The Mimbrates glowered at the Asturians, and the Asturians scowled back.

“Your Grace,” Reldegen began, “our chief complaint lies, I think, in the simple fact that our Mimbrate overlords refuse to recognize our titles. A title’s an empty thing, really, but it implies a responsibility which has been denied to us. Most of us here are indifferent to the privileges of rank, but we keenly feel the frustration of being refused the chance to discharge our obligations. Our most talented men are compelled to waste their lives in idleness, and might I point out, your Grace, that the loss of that talent injures Arendia even more than it injures us.”

“Well spoken, my Lord,” the queen murmured.

“Might I respond, your Majesty,” the aged, white-bearded Baron of Vo Serin inquired.

“Certainly, my Lord,” Mayaserana replied. “Let us all be free and open with one another.”

“The titles of the Asturian gentlemen are theirs for the asking,” the baron declared. “For five centuries the crown hath awaited but the required oath of fealty to bestow them. No title may be granted or recognized until its owner swears allegiance to the crown.”

“Unfortunately, my Lord,” Reldegen said, “we are unable to so swear. The oaths of our ancestors to the Duke of Asturia are still in force, and we are still bound by them.”

“The Asturian Duke of whom thou speakest died five hundred years ago,” the old baron reminded him.

“But his line did not die with him,” Reldegen pointed out. “Her Grace is his direct descendant, and our pledges of loyalty are still in force.”

The queen stared first at one and then at the other. “I pray thee,” she said, “correct me if my perception is awry. Is the import of what hath been revealed here that Arendia hath been divided for half a millennium by an ancient formality?”

Reldegen pursed his lips thoughtfully. “There’s a bit more to it than that, your Grace, but that does seem to be the core of the problem.”

“Five hundred years of strife and bloodshed over a technicality?”

Count Reldegen struggled with it. He started to speak several times, but broke off each time with a look of helpless perplexity. In the end he began to laugh. “It is sort of Arendish, isn’t it?” he asked rather whimsically.
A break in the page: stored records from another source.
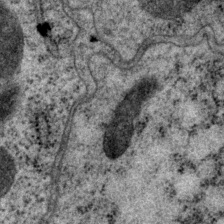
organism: P. pacificus
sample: Pharynx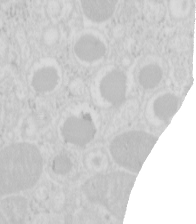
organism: Mouse
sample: Pancreas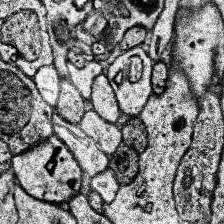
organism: Human
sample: Temporal Lobe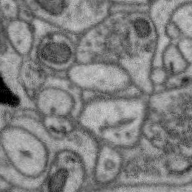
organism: Zebra finch
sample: Brain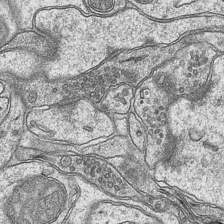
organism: Mouse
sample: CA1 Hippocampus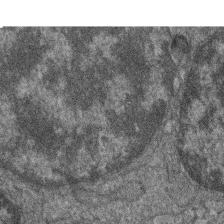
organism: Zebrafish
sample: Cilia; retinal pigment epithelium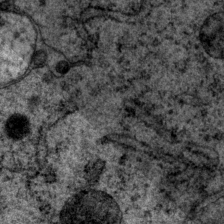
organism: P. pacificus
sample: Pharynx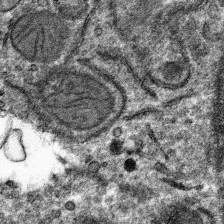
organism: Mouse
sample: Mouse hepatocytes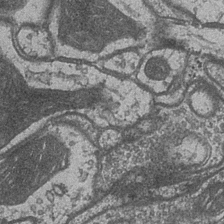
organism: Drosophila
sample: Optic medulla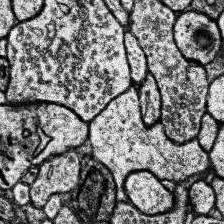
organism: Human
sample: Temporal Lobe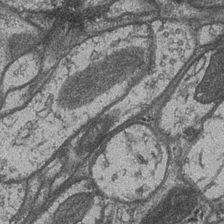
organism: Drosophila
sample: Optic medulla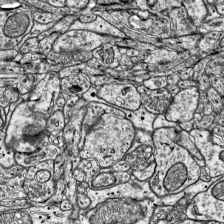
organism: Mouse
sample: Visual Cortex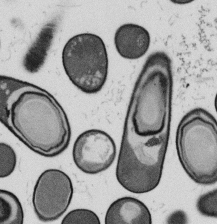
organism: B. subtilis
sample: Bacterial spore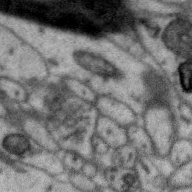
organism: Zebra finch
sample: Brain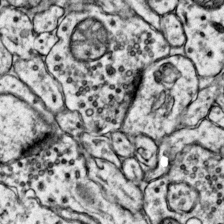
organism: Mouse
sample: Primary visual cortex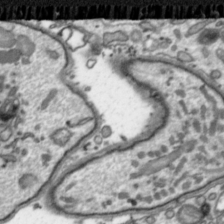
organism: Toxoplasma gondii
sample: Parasites in a vacuole inside a host cell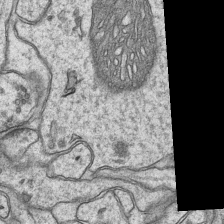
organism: Mouse
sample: CA1 Hippocampus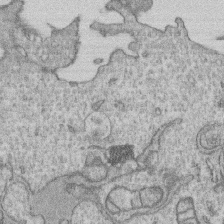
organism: Human
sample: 1205lu cells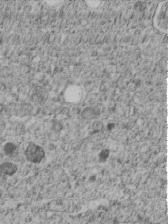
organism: C. elegans
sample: C. elegans embryo early stage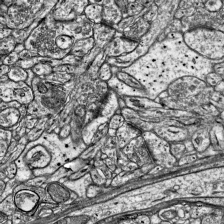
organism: Mouse
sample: Visual Cortex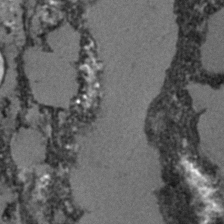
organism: C. elegans
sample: C. elegans embryo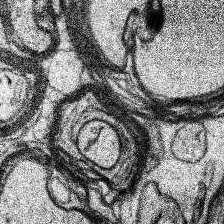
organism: Human
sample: Temporal Lobe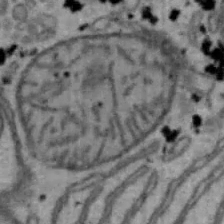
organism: Mouse
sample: Liver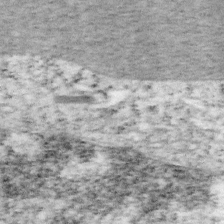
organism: Mouse
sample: OT-I killer T cells with ID8 ovarian cancer cells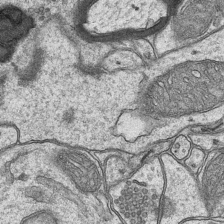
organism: Mouse
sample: CA1 Hippocampus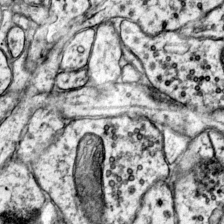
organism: Mouse
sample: Primary visual cortex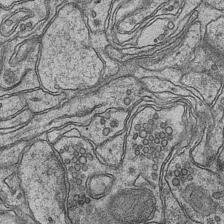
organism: Mouse
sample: CA1 Hippocampus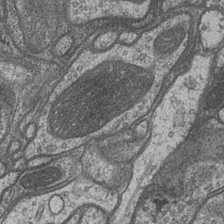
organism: Drosophila
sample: Optic medulla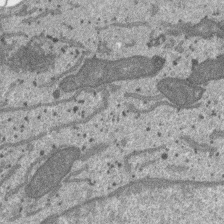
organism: Human
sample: Lung epithelial cells infected with SARS-CoV-2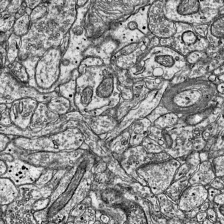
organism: Mouse
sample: Visual Cortex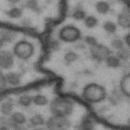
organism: Drosophila
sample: Brain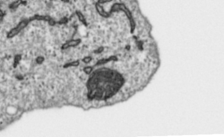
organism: Toxoplasma gondii
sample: Parasites in a vacuole inside a host cell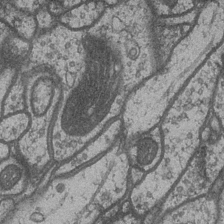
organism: Drosophila
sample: Optic medulla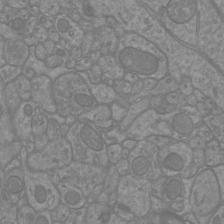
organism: Mouse
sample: Cortical neurons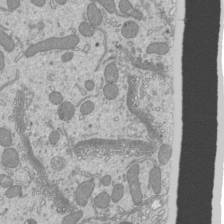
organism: Mouse
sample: Cilia; mouse epididymis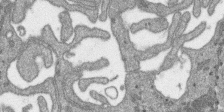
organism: Human
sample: Lung epithelial cells infected with SARS-CoV-2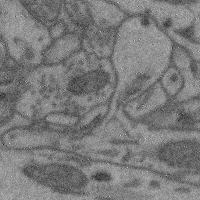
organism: Mouse
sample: Cerebral cortex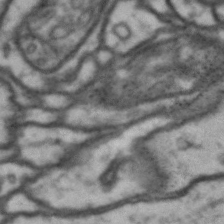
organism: Drosophila
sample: Brain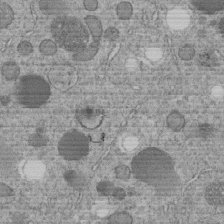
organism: C. elegans
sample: C. elegans embryo early stage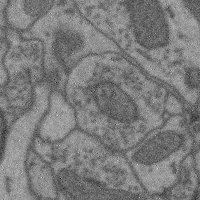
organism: Mouse
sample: Cerebral cortex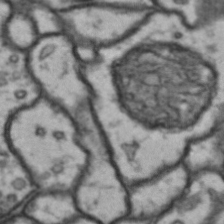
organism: Drosophila
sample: Brain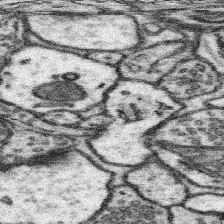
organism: Mouse
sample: Somatosensory cortex neuropil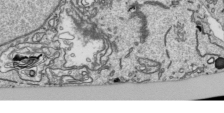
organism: Human
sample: Mitochondria in HCT116 cells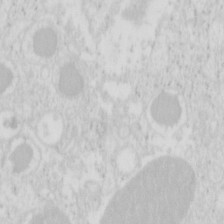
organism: Mouse
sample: Pancreas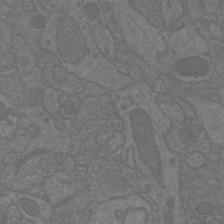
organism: Mouse
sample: Cortical neurons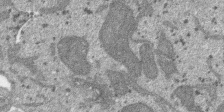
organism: Human
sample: Lung epithelial cells infected with SARS-CoV-2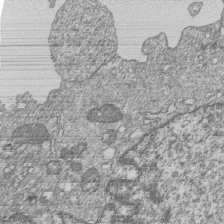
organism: Human
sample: MDA-MB-231 cells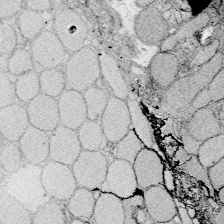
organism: Zebrafish
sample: Whole-Brain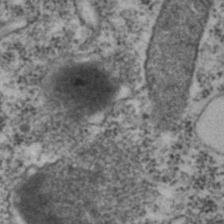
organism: C. elegans
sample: C. elegans embryo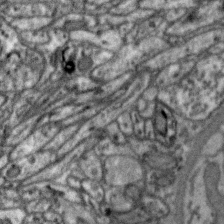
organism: Zebra finch
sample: Brain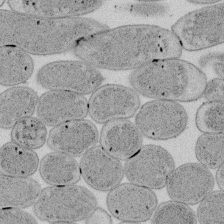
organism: E. coli
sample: Bacterial nucleoid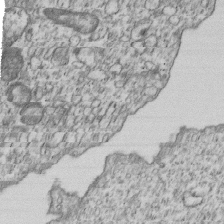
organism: Human
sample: MDA-MB-231 cells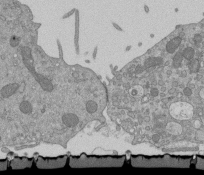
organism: Mouse
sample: ED-1 cell nuclei; centrioles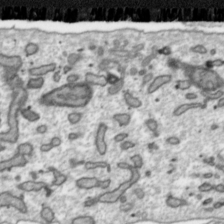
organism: Toxoplasma gondii
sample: Parasites in a vacuole inside a host cell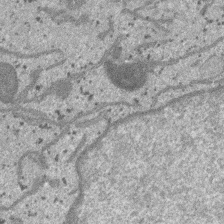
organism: Human
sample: Lung epithelial cells infected with SARS-CoV-2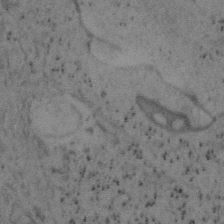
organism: Human
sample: HeLa cells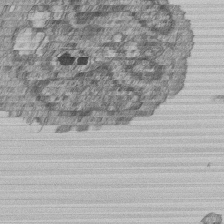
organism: Human
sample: MDA-MB-231 cells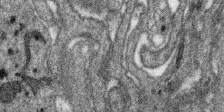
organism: Human
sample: Lung epithelial cells infected with SARS-CoV-2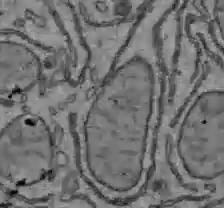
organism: C57BL Mouse
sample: Liver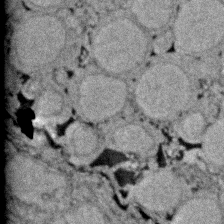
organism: Zebrafish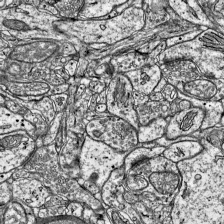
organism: Mouse
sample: Visual Cortex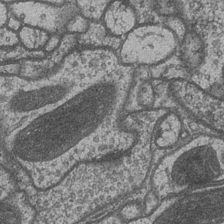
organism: Drosophila
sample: Optic medulla

The old Baron of Vo Serin gave him a quick look, then he too began to chuckle. “I pray thee, my Lord Reldegen, lock this discovery in thy heart lest we all become the subject of general mirth. Let us not confirm the suspicion that abject stupidity is our most prevailing trait.”

“Why was this absurdity not discovered previously?” Mayaserana demanded.

Count Reldegen shrugged sadly. “I suppose because Asturians and Mimbrates don’t talk to each other, your Grace. We were always too eager to get to the fighting.”

“Very well,” the queen said crisply, “what is required to rectify this sorry confusion?”

Count Reldegen looked at the Baron. “A proclamation perhaps?” he suggested.

The old man nodded thoughtfully. “Her Majesty could release thee from thy previous oath. It hath not been common practice, but there are precedents.”

“And then we all swear fealty to her as Queen of Arendia?”

“That would seem to satisfy all the demands of honor and propriety.”

“But I’m the same person, am I not?” the queen objected.

“Technically thou art not, your Majesty,” the baron explained. “The Duchess of Asturia and the Queen of Arendia are separate entities. Thou art indeed two persons in one body.”

“This is most confusing, gentlemen,” Mayaserana observed.

“That’s probably why no one noticed it before, your Grace,” Reldegen told her. “Both you and your husband have two titles and two separate formal identities.” He smiled briefly. “I’m surprised that there was room on the throne for such a crowd.” His face grew serious. “It won’t be a cure-all, your Grace,” he added. “The divisions between Mimbre and Asturia are so deep-seated that they’ll take generations to erase.”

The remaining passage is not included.